Betsabé Ruiz is a high achiever from Little Havana, Miami—she wins a scholarship to a private college in New York, then is picked for job training at a high-powered investment bank in the city. After a shaky start, she comes into her strengths and becomes the protege, then lover, of the widowed Robert David (known simply as “David”), a charismatic financial legend. She becomes pregnant; “Bets” is the first-person narrator, relating her experiences to the child in her womb. Those who know the David and Bathsheba story, in which the biblical couple’s first child dies as a punishment for their sin but the second, Solomon, becomes one of the great kings of Israel, will easily connect the dots. This is a wonderfully wise book. Blasberg is an accomplished writer, and in Betsabé Ruiz she has created an insightful and strong young woman.

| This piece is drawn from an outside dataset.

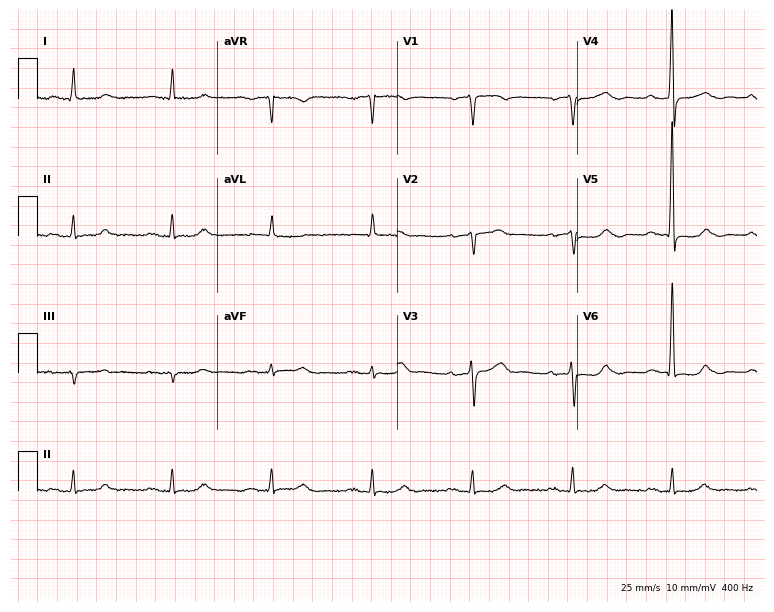
12-lead ECG (7.3-second recording at 400 Hz) from a male, 85 years old. Screened for six findings — first-degree AV block, right bundle branch block, left bundle branch block, sinus bradycardia, atrial fibrillation, sinus tachycardia — none is recorded. Findings outside these six are not listed.

The author has a gift for imagery and metaphor, as seen when Bets reflects on David’s solicitousness, “as if he might be offering his hand to a novice gymnast crossing the balance beam,” a perfect evocation of the high-stress career that she is embarking on, not to mention a seduction that readers know is in the cards. David is the mentor, many years her senior, but, in the end, it is clearly Bets who is the real teacher; the book is, among other things, a testament to women’s deeper insights, like those of Bets’ wise grandmother, Yaya (“If Yaya was alive, she’d say doctors have no idea, that babies come when they are good and ready”). Of course, Bets and David are hardly the only characters—side plots abound with young people on the make in the Big Apple, caroming like bumper cars.
A sagacious and graceful modern-day retelling of a biblical love story.